Frontend Architecture and the Illusion of Boundaries

Introduction

Recently I reviewed a proposal in our Angular codebase introducing domain-based folders and facades between domains.

On the surface, it makes sense:

  • split code into domains

  • avoid cross-domain imports

  • expose public APIs

  • use facades for communication

But it raised a deeper question:

Are we actually reducing complexity, or just adding structure to manage complexity created by our architecture?


Frontend vs Backend: Different Nature of Problems

Backend systems naturally fit Domain-Driven Design because they deal with:

  • business consistency

  • transactional boundaries

  • long-lived domain rules

  • data ownership

Frontend systems are fundamentally different. They are:

  • user-flow driven

  • interaction-driven

  • UI composition driven

  • rapidly changing with UX

A single user journey often spans multiple backend domains:

  • account

  • payments

  • address

  • notifications

But to the user, it is still one flow.

This difference matters more than we usually admit.


A Concrete Example: Cross-Domain Flow in Angular

Take a simple flow:

A user applies for a new card and updates their mailing address during the process.

In a domain-split Angular architecture, this is typically divided into:

  • Card domain

  • Customer domain

Now Card needs to trigger an update in Customer.

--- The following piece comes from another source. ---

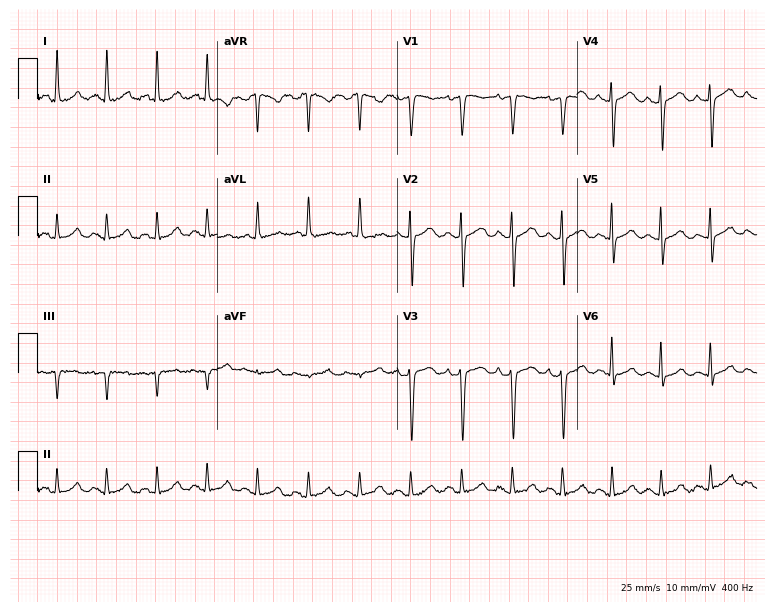
12-lead ECG (7.3-second recording at 400 Hz) from a female, 36 years old. Screened for six findings — first-degree AV block, right bundle branch block, left bundle branch block, sinus bradycardia, atrial fibrillation, sinus tachycardia — none is recorded. Other findings, if any, are not listed.
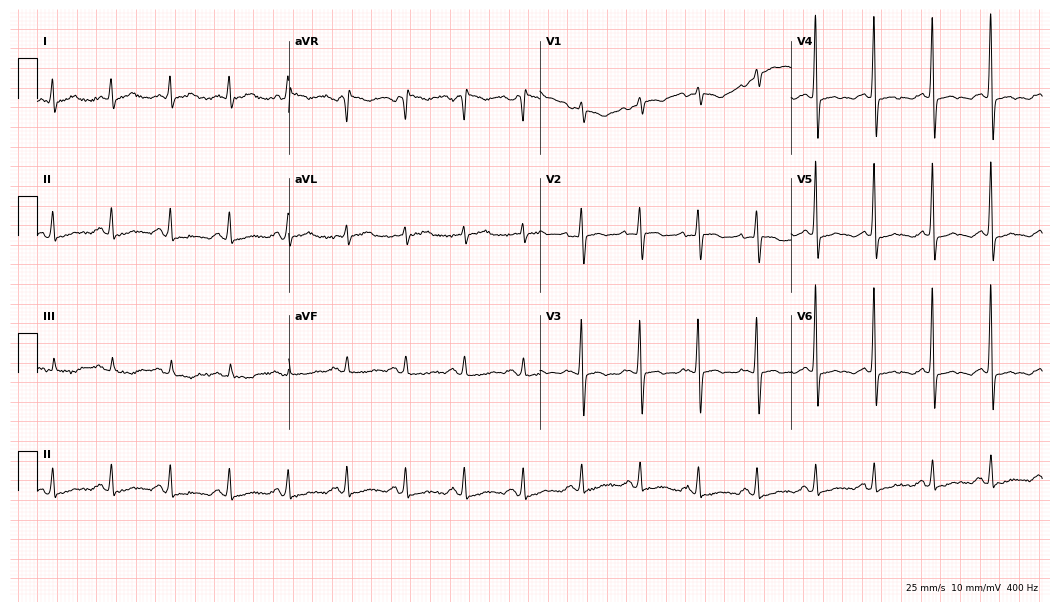
ECG (10.2-second recording at 400 Hz) — a 66-year-old female. Findings include sinus tachycardia (a sinus rate of 100 beats per minute or more).

Because direct access is discouraged, we introduce:

  • a Customer facade

  • an interface contract

  • an implementation hidden behind store/effects/services

So the flow becomes:

1
2
3
4
Card Domain
-> Customer Facade Interface
-> Customer Facade Implementation
-> State / Effects / API

A simple user intent becomes a multi-layered coordination chain.

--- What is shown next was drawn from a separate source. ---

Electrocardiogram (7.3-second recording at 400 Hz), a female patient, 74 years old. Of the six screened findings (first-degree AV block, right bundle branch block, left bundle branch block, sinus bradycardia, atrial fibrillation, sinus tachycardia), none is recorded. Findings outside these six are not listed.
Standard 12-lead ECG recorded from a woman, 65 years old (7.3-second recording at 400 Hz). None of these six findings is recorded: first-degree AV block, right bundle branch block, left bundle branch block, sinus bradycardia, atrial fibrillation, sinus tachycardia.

Why This Feels Strange in React

To React developers, this often feels unnecessary.

Not because cross-feature dependencies don’t exist — they absolutely do — but because React tends to handle them differently.

Instead of introducing:

  • domain facades

  • interface contracts

  • global orchestration layers

React relies more on:

  • component composition

  • local state ownership

  • direct capability usage through hooks

Dependencies are handled through composition, not architectural indirection.


The Real Question

This leads to a more important question:

If the dependency already exists in the user flow, what do we actually gain by wrapping it in facades and domain boundaries?

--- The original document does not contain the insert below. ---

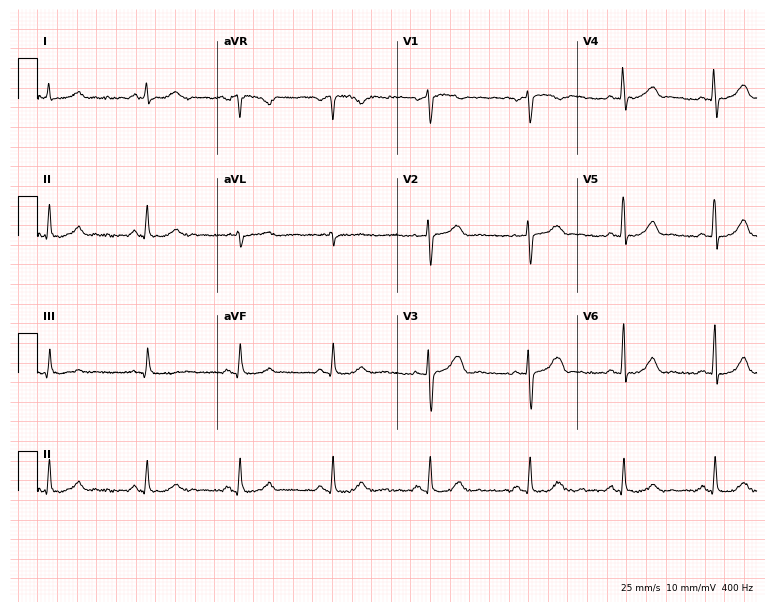
Standard 12-lead ECG recorded from a female patient, 46 years old. Read as a normal ECG.

We are not removing coupling.

We are:

  • formalizing it

  • layering it

  • redistributing it across abstractions

So the real question becomes:

If coupling is unavoidable in frontend flows, should we organize the system around domains at all — or around user flows instead?


The Microservice Parallel

This feels very similar to microservices.

Many systems moved from monoliths to microservices believing:

the monolith is the problem

But often the real issue was:

  • poor modularization

  • unclear boundaries

  • tight coupling

So complexity was not reduced — it was moved across boundaries.

Frontend architecture can fall into the same pattern:

  • domains

  • facades

  • interfaces

  • orchestration layers

We may end up managing complexity instead of reducing it.


Conclusion: Boundaries Should Follow Workflows

I still believe modularization matters.

But frontend systems are not primarily domain systems — they are workflow systems.

They optimize for:

  • interaction, not consistency

  • composition, not strict boundaries

  • user flows, not domain purity

In many cases, workflow or feature-level boundaries are more natural than backend-style domain boundaries.

Good frontend architecture should reduce coordination cost and improve composability — not introduce layers that only exist to manage existing layers.